Nokia 3230 smart phone
Business or pleasure?
While Nokia's menu system is well known for its ease of use, it actually took me a while to get used to it, as I'm very used to Sony Ericsson phones. Indeed, I've never actually owned a Nokia mobile phone myself, though I did get one for my better half once. The joystick is used to navigate around the icons but once inside some options you then need to move the joystick to the right to get to tabs containing other options. It makes sense once you realise this but if you don't know this you could find yourself hunting round for options in frustration.
However, what really ruined navigation for me straight away are the keys. The central joystick isn't large, but the seven keys round it are simply far too small to be used comfortably. Not only that but there's a plastic feel to the keys that totally destroys the sense that this could be a classy choice of phone. It's not badly made, but small plastic keys aren't what you want from a professional tool.
Additionally, the labels on the keys aren't directly positioned above the soft keys they apply to. This is worse than counter-intuitive - it's actually misleading. This meant that I was at first constantly pressing the wrong buttons. Below the soft keys are two dedicated keys for starting and ending calls - a doubling up that Sony Ericsson seems to manage without - with the soft keys used for the same function. The problem is that Nokia has defaulted the left soft key for the camera.

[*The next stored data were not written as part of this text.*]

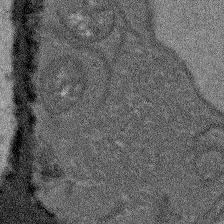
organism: Arabidopsis thaliana
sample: Root tip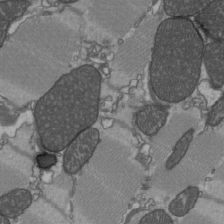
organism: C57BL Mouse
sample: Heart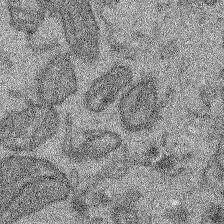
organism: Human
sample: HeLa cells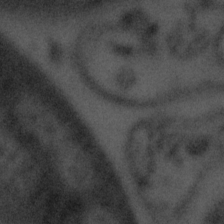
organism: Tuwongella immobilis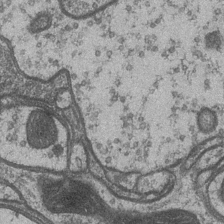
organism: Drosophila
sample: Optic medulla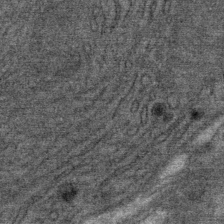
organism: Mouse
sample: Mouse Salivary gland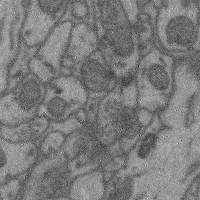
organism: Mouse
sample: Cerebral cortex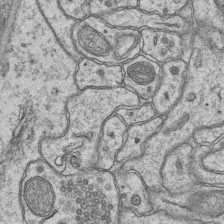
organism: Mouse
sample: CA1 Hippocampus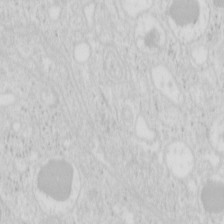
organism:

The reason for this is probably that the button at the side is dedicated to activating the Push-to-Talk function. Why this is a potentially great technology it's not yet available in the UK so as it stands it's a wasted key. Being able to programme this key would solve this issue, but it's not possible; a real shame. The right soft key, however, accesses a list of programmable shortcuts to frequently used applications. Old Symbian hands will be able to change the soft keys, of course.
One thing that I found quite difficult to get used to is the fact that if you hit the centre joystick, you're not taken to the menu but instead go into Contacts. Instead, the 3230 has a dedicated menu key on the left-hand side. That said, after a while I got used to this arrangement. Pulling down on the joystick also brings up the contacts menu, while pushing up activates the camera. To the right, displays the calendar, while to the left launches a blank text. One odd key on the far right of the joystick is the labelled with a pen - the edit key. This is used to turn Predictive text on and off and to insert a symbol. This is fine but the key only has a function when in text mode, and it seems something of a waste to dedicate a key to it.
The menus on the phone consist of fairly dull icons - I would have expected something a bit more jazzy for a new phone. The phone also seemed to be a tad more sluggish than I would have liked.
As I implied earlier the list of applications included seems more geared towards entertainment and fun though you can get many useful business applications for the Series 60 OS separately. Three games are included, two of which are good fun. Agent V in particular is noteworthy as it overlays Tron-like 3D images over the camera making your targets appear as if there really in there - it's really very cool. Muvee is another fun application that automatically mixes images and videos on the phone to create mini movies complete with effects and music. It's great fun at first but you'll get bored after a while. I've also never seen a image and video editor actually on a phone itself - enabling you to perform limited cropping, rotating and cutting your content without a PC.